→ **Work required**
Please find how many lines of the data contain the string "Apartamento", and respond with that number only.

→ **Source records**
☆ ☆ ☆ ☆

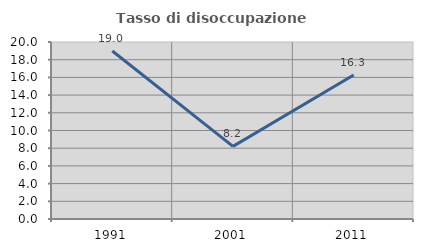
| Category | Tasso di disoccupazione giovanile  |
|---|---|
| 1991.0 | 18.981 |
| 2001.0 | 8.207 |
| 2011.0 | 16.273 |
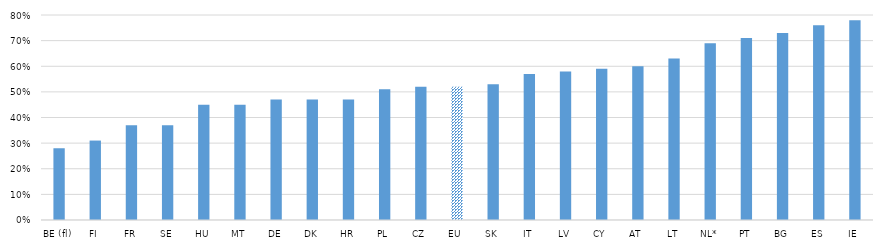
| Category | Percent of students  |
|---|---|
| BE (fl) | 0.28 |
| FI | 0.31 |
| FR | 0.37 |
| SE | 0.37 |
| HU | 0.45 |
| MT | 0.45 |
| DE | 0.47 |
| DK | 0.47 |
| HR | 0.47 |
| PL | 0.51 |
| CZ | 0.52 |
| EU | 0.52 |
| SK | 0.53 |
| IT | 0.57 |
| LV | 0.58 |
| CY | 0.59 |
| AT | 0.6 |
| LT | 0.63 |
| NL* | 0.69 |
| PT | 0.71 |
| BG | 0.73 |
| ES | 0.76 |
| IE | 0.78 |
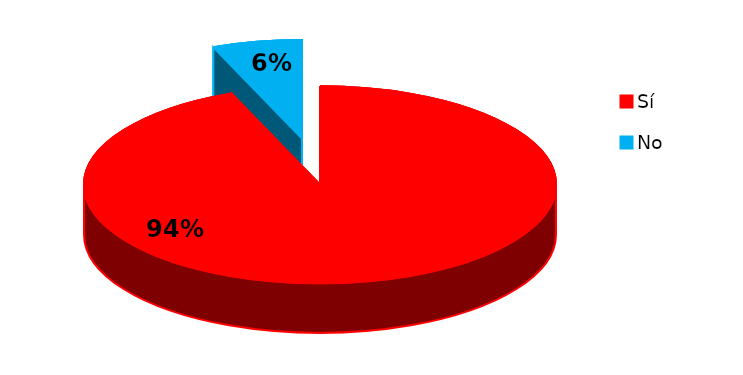
| Category | Series 0 |
|---|---|
| 0 | 46 |
| 1 | 3 |
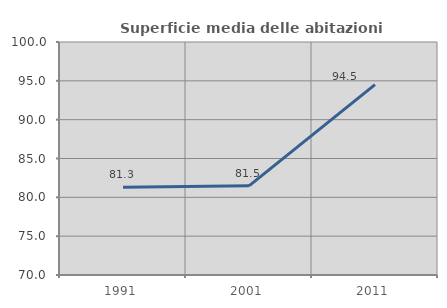
| Category | Superficie media delle abitazioni occupate |
|---|---|
| 1991.0 | 81.303 |
| 2001.0 | 81.482 |
| 2011.0 | 94.502 |
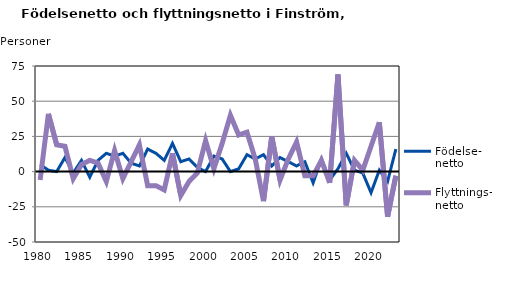
| Category | Födelse- netto | Flyttnings- netto |
|---|---|---|
| 1980.0 | 5 | -6 |
| 1981.0 | 1 | 41 |
| 1982.0 | 0 | 19 |
| 1983.0 | 10 | 18 |
| 1984.0 | -1 | -5 |
| 1985.0 | 8 | 5 |
| 1986.0 | -4 | 8 |
| 1987.0 | 8 | 6 |
| 1988.0 | 13 | -7 |
| 1989.0 | 11 | 15 |
| 1990.0 | 13 | -5 |
| 1991.0 | 6 | 7 |
| 1992.0 | 4 | 19 |
| 1993.0 | 16 | -10 |
| 1994.0 | 13 | -10 |
| 1995.0 | 8 | -13 |
| 1996.0 | 20 | 13 |
| 1997.0 | 7 | -17 |
| 1998.0 | 9 | -7 |
| 1999.0 | 3 | -1 |
| 2000.0 | 0 | 22 |
| 2001.0 | 11 | 2 |
| 2002.0 | 9 | 20 |
| 2003.0 | 0 | 40 |
| 2004.0 | 2 | 26 |
| 2005.0 | 12 | 28 |
| 2006.0 | 9 | 9 |
| 2007.0 | 12 | -21 |
| 2008.0 | 4 | 25 |
| 2009.0 | 10 | -6 |
| 2010.0 | 7 | 9 |
| 2011.0 | 4 | 21 |
| 2012.0 | 7 | -3 |
| 2013.0 | -8 | -3 |
| 2014.0 | 9 | 8 |
| 2015.0 | -6 | -8 |
| 2016.0 | 2 | 69 |
| 2017.0 | 13 | -24 |
| 2018.0 | 1 | 8 |
| 2019.0 | -1 | 1 |
| 2020.0 | -15 | 18 |
| 2021.0 | 1 | 35 |
| 2022.0 | -7 | -32 |
| 2023.0 | 16 | -3 |
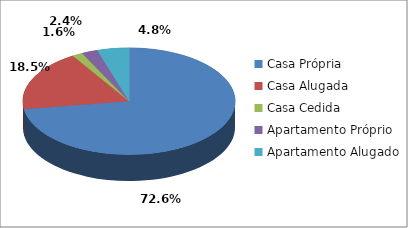
| Category | Series 0 |
|---|---|
| Casa Própria | 90 |
| Casa Alugada | 23 |
| Casa Cedida | 2 |
| Apartamento Próprio | 3 |
| Apartamento Alugado | 6 |
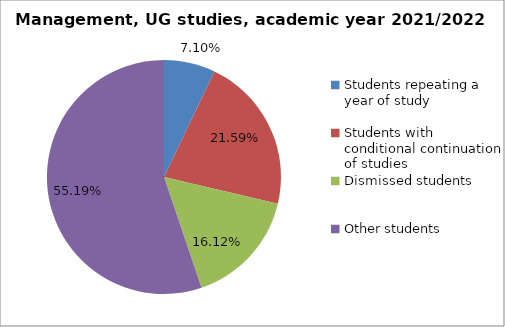
| Category | Series 0 |
|---|---|
| Students repeating a year of study | 26 |
| Students with conditional continuation of studies | 79 |
| Dismissed students | 59 |
| Other students | 202 |
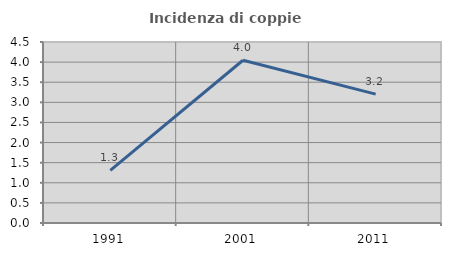
| Category | Incidenza di coppie miste |
|---|---|
| 1991.0 | 1.307 |
| 2001.0 | 4.046 |
| 2011.0 | 3.205 |
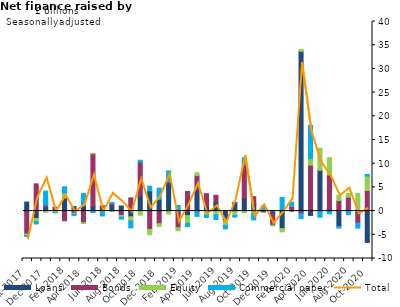
| Category | Loans | Bonds | Equity | Commercial paper |
|---|---|---|---|---|
| Oct-2017 | 1.903 | -4.847 | -0.312 | -0.197 |
| Nov-2017 | -1.557 | 5.749 | -0.657 | -0.5 |
| Dec-2017 | 0.881 | 0.379 | -0.254 | 2.954 |
| Jan-2018 | 0.689 | 0.093 | -0.248 | -0.116 |
| Feb-2018 | 2.795 | -2.027 | 1.03 | 1.309 |
| Mar-2018 | 0.936 | -0.433 | -0.173 | -0.357 |
| Apr-2018 | 1.173 | -2.435 | -0.186 | 2.532 |
| May-2018 | 1.041 | 11.031 | 0.114 | -0.33 |
| Jun-2018 | 0.819 | 0.294 | -0.048 | -0.977 |
| Jul-2018 | 1.107 | 0.494 | -0.042 | 0.233 |
| Aug-2018 | 1.083 | -0.932 | -0.332 | -0.431 |
| Sep-2018 | -1.178 | 2.795 | -0.879 | -1.484 |
| Oct-2018 | 3.227 | 7.138 | -0.854 | 0.363 |
| Nov-2018 | 4.302 | -3.846 | -1.13 | 0.958 |
| Dec-2018 | 2.437 | -2.65 | -0.576 | 2.407 |
| Jan-2019 | 5.997 | 0.161 | -0.608 | 2.312 |
| Feb-2019 | -0.401 | -3.084 | -0.649 | 1.181 |
| Mar-2019 | -0.949 | 4.131 | -1.638 | -0.683 |
| Apr-2019 | 4.577 | 2.92 | 0.579 | -1.109 |
| May-2019 | 1.053 | 2.622 | -0.794 | -0.561 |
| Jun-2019 | 1.905 | 1.437 | -0.767 | -1.001 |
| Jul-2019 | -1.763 | -0.281 | -0.969 | -0.742 |
| Aug-2019 | 1.677 | 0.174 | -0.912 | -0.357 |
| Sep-2019 | 2.709 | 6.981 | -0.313 | 1.548 |
| Oct-2019 | 1.396 | 1.651 | -0.44 | -1.416 |
| Nov-2019 | 0.354 | -0.195 | 0.05 | 0.654 |
| Dec-2019 | -0.57 | -2.415 | -0.113 | 0.031 |
| Jan-2020 | -3.691 | 0.155 | -0.684 | 2.731 |
| Feb-2020 | 0.282 | 0.764 | 0.02 | 0.826 |
| Mar-2020 | 33.715 | -0.54 | 0.361 | -1.041 |
| Apr-2020 | -0.912 | 9.698 | 1.357 | 7.014 |
| May-2020 | 8.491 | 0.131 | 4.647 | -1.303 |
| Jun-2020 | 0.121 | 7.494 | 3.661 | -0.564 |
| Jul-2020 | -3.246 | 2.212 | 1.101 | -0.34 |
| Aug-2020 | 0.316 | 2.614 | 0.834 | -0.762 |
| Sep-2020 | -0.424 | -2.122 | 3.704 | -1.058 |
| Oct-2020 | -6.61 | 4.349 | 3.037 | 0.366 |
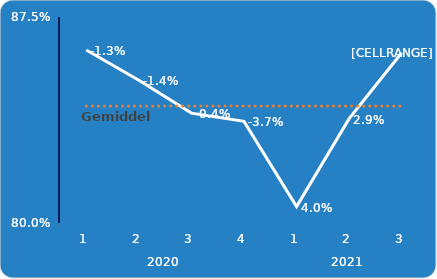
| Category | Som van Tevredenheid met het leven | Som van Gemiddelde |
|---|---|---|
| 0 | 0.863 | 0.843 |
| 1 | 0.852 | 0.843 |
| 2 | 0.84 | 0.843 |
| 3 | 0.837 | 0.843 |
| 4 | 0.806 | 0.843 |
| 5 | 0.838 | 0.843 |
| 6 | 0.862 | 0.843 |
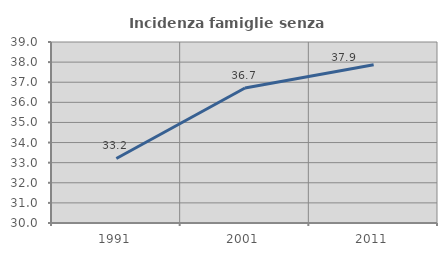
| Category | Incidenza famiglie senza nuclei |
|---|---|
| 1991.0 | 33.208 |
| 2001.0 | 36.713 |
| 2011.0 | 37.868 |
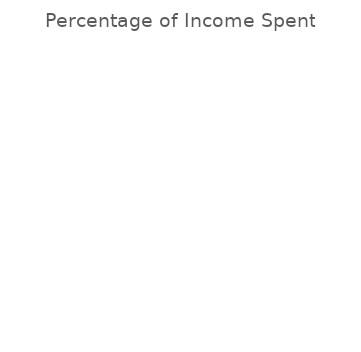
| Category | Series 0 |
|---|---|
| 0 | 0 |
| 1 | 0 |
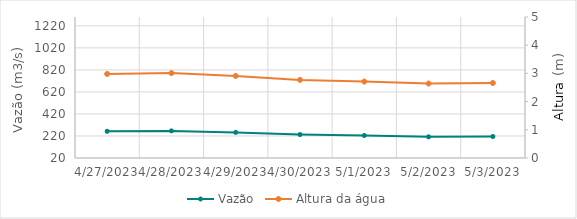
| Category | Vazão |
|---|---|
| 4/24/22 | 1210 |
| 4/23/22 | 1201.3 |
| 4/22/22 | 1092.04 |
| 4/21/22 | 872.7 |
| 4/20/22 | 826.65 |
| 4/19/22 | 848.22 |
| 4/18/22 | 835.75 |
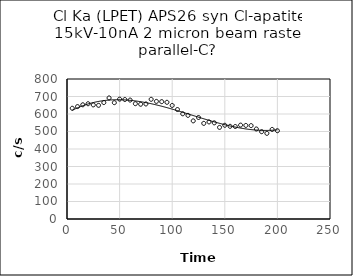
| Category | Series 0 |
|---|---|
| 5.0 | 632.8 |
| 10.0 | 642.4 |
| 15.0 | 652.6 |
| 20.0 | 658.6 |
| 25.0 | 652 |
| 30.0 | 649.4 |
| 35.0 | 665.4 |
| 40.0 | 691.8 |
| 45.0 | 664.8 |
| 50.0 | 685 |
| 55.0 | 682.8 |
| 60.0 | 679.6 |
| 65.0 | 659 |
| 70.0 | 655.6 |
| 75.0 | 657.4 |
| 80.0 | 684 |
| 85.0 | 672 |
| 90.0 | 670.6 |
| 95.0 | 666.8 |
| 100.0 | 649 |
| 105.0 | 625.6 |
| 110.0 | 601.2 |
| 115.0 | 592.2 |
| 120.0 | 560.8 |
| 125.0 | 580 |
| 130.0 | 546.4 |
| 135.0 | 554.8 |
| 140.0 | 549.4 |
| 145.0 | 523.4 |
| 150.0 | 535.6 |
| 155.0 | 529.6 |
| 160.0 | 528.6 |
| 165.0 | 536.6 |
| 170.0 | 534.8 |
| 175.0 | 533.6 |
| 180.0 | 514.4 |
| 185.0 | 499 |
| 190.0 | 489.4 |
| 195.0 | 511.8 |
| 200.0 | 504.4 |
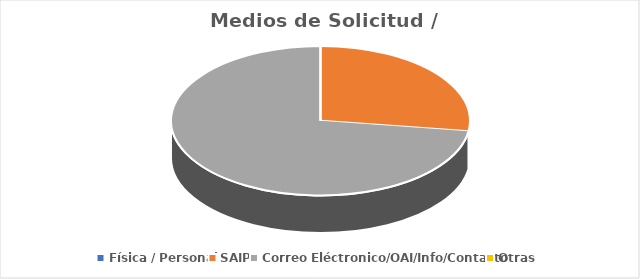
| Category | Series 0 |
|---|---|
| Física / Personal | 0 |
| SAIP | 3 |
| Correo Eléctronico/OAI/Info/Contacto | 8 |
| Otras | 0 |
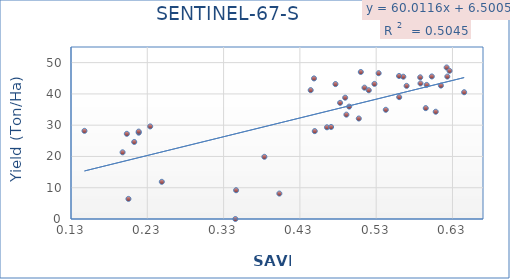
| Category | Series 0 |
|---|---|
| 0.514668 | 42 |
| 0.520297 | 41.17 |
| 0.587707 | 45.3 |
| 0.346387 | 9.2 |
| 0.205295 | 6.43 |
| 0.527699 | 43.2 |
| 0.569863 | 42.57 |
| 0.44947 | 28.1 |
| 0.622342 | 48.45 |
| 0.594981 | 35.45 |
| 0.218808 | 27.6 |
| 0.218706 | 27.95 |
| 0.147646 | 28.18 |
| 0.509838 | 47.01 |
| 0.560156 | 38.97 |
| 0.623233 | 45.55 |
| 0.6261 | 47.39 |
| 0.645296 | 40.53 |
| 0.596231 | 42.88 |
| 0.490958 | 33.37 |
| 0.197621 | 21.32 |
| 0.465493 | 29.32 |
| 0.608047 | 34.3 |
| 0.614831 | 42.66 |
| 0.482702 | 37.14 |
| 0.565557 | 45.5 |
| 0.559977 | 45.73 |
| 0.21288 | 24.63 |
| 0.49462 | 35.94 |
| 0.345424 | 0 |
| 0.448503 | 44.95 |
| 0.476635 | 43.14 |
| 0.542617 | 34.92 |
| 0.383447 | 19.89 |
| 0.533242 | 46.62 |
| 0.489354 | 38.79 |
| 0.602913 | 45.58 |
| 0.507209 | 32.13 |
| 0.203172 | 27.24 |
| 0.249007 | 11.89 |
| 0.444158 | 41.2 |
| 0.233793 | 29.61 |
| 0.588068 | 43.35 |
| 0.470905 | 29.42 |
| 0.403088 | 8.13 |
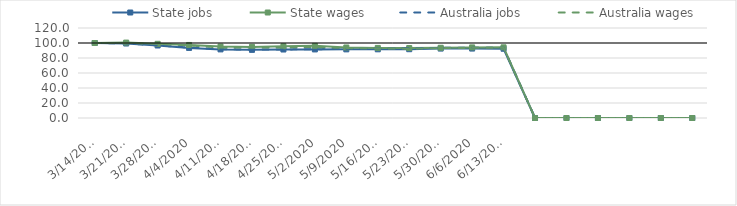
| Category | State jobs | State wages | Australia jobs | Australia wages |
|---|---|---|---|---|
| 14/03/2020 | 100 | 100 | 100 | 100 |
| 21/03/2020 | 99.292 | 100.549 | 99.495 | 100.113 |
| 28/03/2020 | 96.666 | 98.924 | 96.817 | 98.771 |
| 04/04/2020 | 93.426 | 97.379 | 93.908 | 96.774 |
| 11/04/2020 | 91.471 | 95.236 | 91.822 | 94.06 |
| 18/04/2020 | 90.841 | 94.814 | 91.153 | 93.831 |
| 25/04/2020 | 91.307 | 95.721 | 91.399 | 94.154 |
| 02/05/2020 | 91.419 | 96.245 | 91.732 | 94.697 |
| 09/05/2020 | 91.501 | 94.04 | 92.161 | 93.23 |
| 16/05/2020 | 91.567 | 93.45 | 92.673 | 92.722 |
| 23/05/2020 | 91.708 | 93.309 | 92.969 | 92.453 |
| 30/05/2020 | 92.557 | 93.627 | 93.509 | 93.187 |
| 06/06/2020 | 92.571 | 94.138 | 93.654 | 93.503 |
| 13/06/2020 | 92.351 | 94.229 | 93.635 | 93.681 |

☆ ☆ ☆ ☆

→ **Solution for this exercise**
2